Db2 from the perspective of large scale infrastructure engineering and operations
December 14, 2022

Db2 from the perspective of large scale infrastructure engineering and operations

Anonymous | TrustRadius Reviewer
Score 10 out of 10
Vetted Review
Verified User

Software Version

Db2 on-premise

Overall Satisfaction with Db2

  • From the perspective of the engineer who designs the common infrastructure for our usage of Db2:
  • We use Db2 mostly for OLTP applications, some of them business critical with multi-million transactions per day
  • We also see increasing analytical workloads on these OLTP databases
Underpinning infrastructure is IaaS VMs built on RHEL and deployed on:
  • on-prem cloud platform (based on VMWare stacks)
  • public clouds like Azure, AWS, GCP
  • Rock stable database engine
  • Extremely consistent to deploy and operate across many major versions
  • Nevertheless increasing number of good features (e.g. time travelling, compression, encryption, Graph engine, etc.)
  • High level of compatibility with Db2 on zOS - easy to migrate
  • Hard to tell where Db2 really NEEDS improvement - I might have been working with that DBMS for too long...
  • Yes, there has been some reduction with Db2 support, but that's improved a lot again over the last year. And yes, there have been some flaws with new features and a few security vulnerabilities in the last 2 years, but that's also been stabilized quickly by Db2 development.
  • One thing that comes to my mind as an improvement would be a really great and flexible function for pivoting data. There are ways to achieve it, but flexibility and simplicity would be awesome.
  • Compared to competitor products which are also strategic in our shop (i.e. the large global vendors), I see that the number of DBAs we need to manage Db2 is clearly smaller than for other RDBMSs.
  • As for ROI, Db2 has "always" been in use at our shop. All business cases with the focus of moving our existing Db2 LUW to a different RDBMS product (be it vendor or open source) resulted in clearly negative impact, i.e. high migration cost at zero additional value.
  • Particularly for applications which were migrated from Db2 zOS to Db2 LUW, the use of any different RDBMS product would result in massive additional cost to rewrite the mainframe applications which today continue to run against the Db2 LUW database mostly like they did before against Db2 zOS (embedded static SQL with packages, similar BIND options, security management, etc.)
Many different scalability options from the very simple and easy-to-manage single instance with 1 to many databases to pureScale clusters.
Plus of course the imho unique DPF setup which pushes Db2's MPP capabilities to stretch a single database across many (physical or virtual) servers and even extends such huge systems to support HA configurations.
We've had exactly one P1 incident across all of our hundreds of Db2 databases in the last 8 years, and this one was caused by a SAN disk issue, i.e. Db2 was the victim.
We've seen some performance degradation on the verge of a major version upgrade which resulted in P2 incidents about 2 years ago. Needed IBM support and it took a few days until they provided us with a fix for the issue.
Other than that, Db2 just runs and does its job, 24x7, unexcitedly and without asking us to pat and caress it.

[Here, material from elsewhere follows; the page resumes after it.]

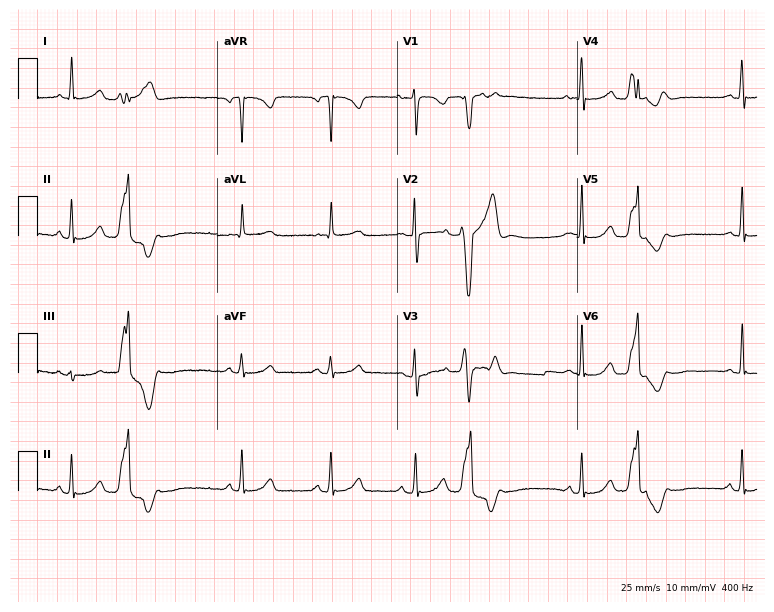
12-lead ECG (7.3-second recording at 400 Hz) from a 26-year-old female. Screened for six findings — first-degree AV block, right bundle branch block, left bundle branch block, sinus bradycardia, atrial fibrillation, sinus tachycardia — none is recorded. Other findings, if any, are not listed.

Do you think Db2 delivers good value for the price?

Yes

Are you happy with Db2's feature set?

Yes

Did Db2 live up to sales and marketing promises?

I wasn't involved with the selection/purchase process

Did implementation of Db2 go as expected?

Yes

Would you buy Db2 again?

Yes

I haven't really come across a scenario for RDBMS where Db2 is not very well suited. But then, I design and implement large scale, highly standardized, enterprise-ready estates with the goal of cost-effectively operating thousands of databases. I.e. my scope is rather on the infrastructure side than on functional details of Db2.